An 18th-century family gathers in a garden with their friends to watch a production of The Magic Flute. A proscenium stage, complete with the legendary stardrop background that introduced the Queen of the Night in a famous early production in 1815, occupies the centre of the picture as the guests gather round. But once the second act begins and the story gets darker, the frame of the stage disappears, and each of the guests at the evening party is drawn into the story.

The patriarch becomes the wizard Sarastro, and a mysterious uncle morphs into Monostatos.
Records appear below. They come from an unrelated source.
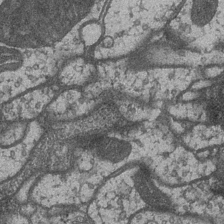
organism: Drosophila
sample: Optic medulla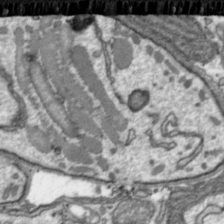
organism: Toxoplasma gondii
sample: Parasites in a vacuole inside a host cell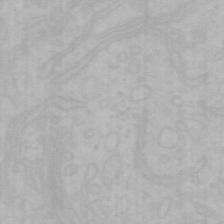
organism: Mouse
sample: Choroid plexus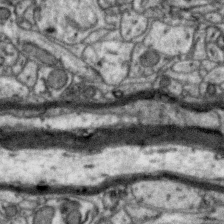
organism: Zebra finch
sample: Brain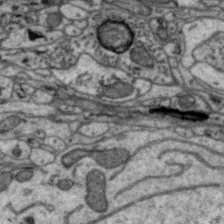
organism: Zebra finch
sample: Brain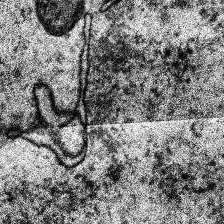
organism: Human
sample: Temporal Lobe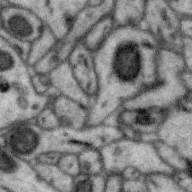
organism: Zebra finch
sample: Brain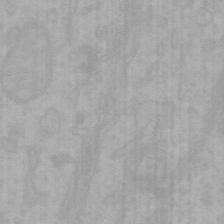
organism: Mouse
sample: Choroid plexus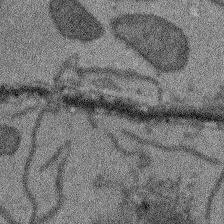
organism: Arabidopsis thaliana
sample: Root tip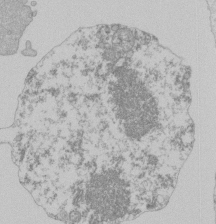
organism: Mouse
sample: Activated Pmel transgenic CD8+ T Cells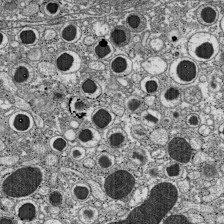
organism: C57BL Mouse
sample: Pancreatic islet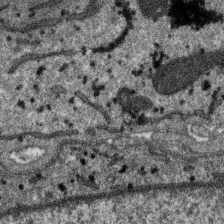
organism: Human
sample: Lung epithelial cells infected with SARS-CoV-2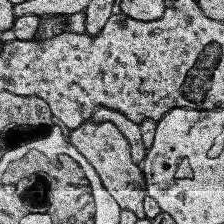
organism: Human
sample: Temporal Lobe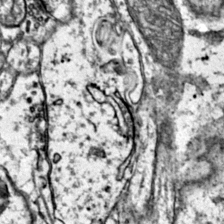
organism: Mouse
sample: Primary visual cortex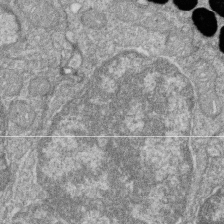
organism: Zebrafish
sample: Cilia; retinal pigment epithelium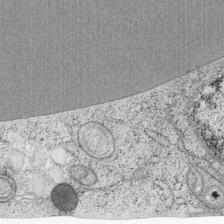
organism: African green monkey
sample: COS-7 cells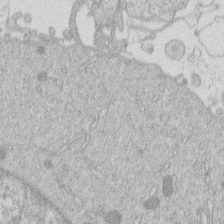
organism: Human
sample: Macrophage cells

The household servants played by members of the COC's Ensemble chorus become animals such as giraffes and owls. The three little boys of the family become the three spirits who lead Pamina and Papageno through the temple, riding tricycles shaped like horses.

While the costumes adhere to Mozart's time, there is a theatrical air to the hair and accoutrements that could be seen as contemporary. Cho has created an all-black costume for the Queen of the Night, with leather and spiked hair.

"The conception I had of her is she is a star," Cho said. "She's a nice guy when she sings that first aria. She is harsh, nothing about her is soft, she's regal, she has lots of power, she's a manipulator, she's using her daughter to get back the power she thinks is hers. We put a Goth twist to it."

'Treat for a designer'

Cho has worked on musicals like Back to Bacharach, dance works such as Isle of Dunes and Le nozza di Figaro for Chicago Opera Theatre, an earlier collaboration with Paulus. The two have been talking over their ideas for The Magic Flute since the beginning of 2010.

"In theatre, I design in two weeks, three weeks, four at the most. Here I have time to understand and listen to Diane and develop it. It's a real treat for a designer," Cho said. In their research of the Masonic imagery that fills the opera, they came across a garden maze in Britain with hedges cut in the square shapes, pyramids and sphinxes associated with the Masons.

"I had the idea of the journey being inside a maze. The idea of going into something where you are lost but you find yourself again," Paulus said. "It almost has a cinematic feel of following the action through the garden."

Pamina and Tamino have their great trials within this maze. Both Paulus and Cho conceived of Pamina as more than a damsel in distress. And they believe that Mozart himself has shifted from the men-only territory of the Masonic orders by allowing Pamina into the temple.

Paulus claims that it was Mozart's intent to have a man and woman on the journey together. Pamina goes through some wrenching emotions, from fright at the sexual advances of Monostatos to thoughts of suicide.

Opera called 'ultimate art form'

Paulus says she concentrates on working with the singers to show that growth as the young people undergo their trials.

"In theatre, there is such an expectation of the process being specific and particular with the actor, and my experience in opera is that opera singers are so open and excited for that kind of stimulation as a performer," she said. "It's not about staging, spacing and standing singing, it's really about helping them physically represent the storytelling."

Paulus calls directing a great opera like The Magic Flute "a rite of passage." And she recalls what her mother told her.

"There was a fateful moment when my mother said to me, 'Opera is the ultimate art form.' I was about six years old. 'It has everything music, dance, theatre, emotion, drama.' Ever since I was a child, I dreamed of directing opera."

The Canadian Opera Company's new production of The Magic Flute opens Jan. 29 at the Four Seasons Centre for the Performing Arts in Toronto.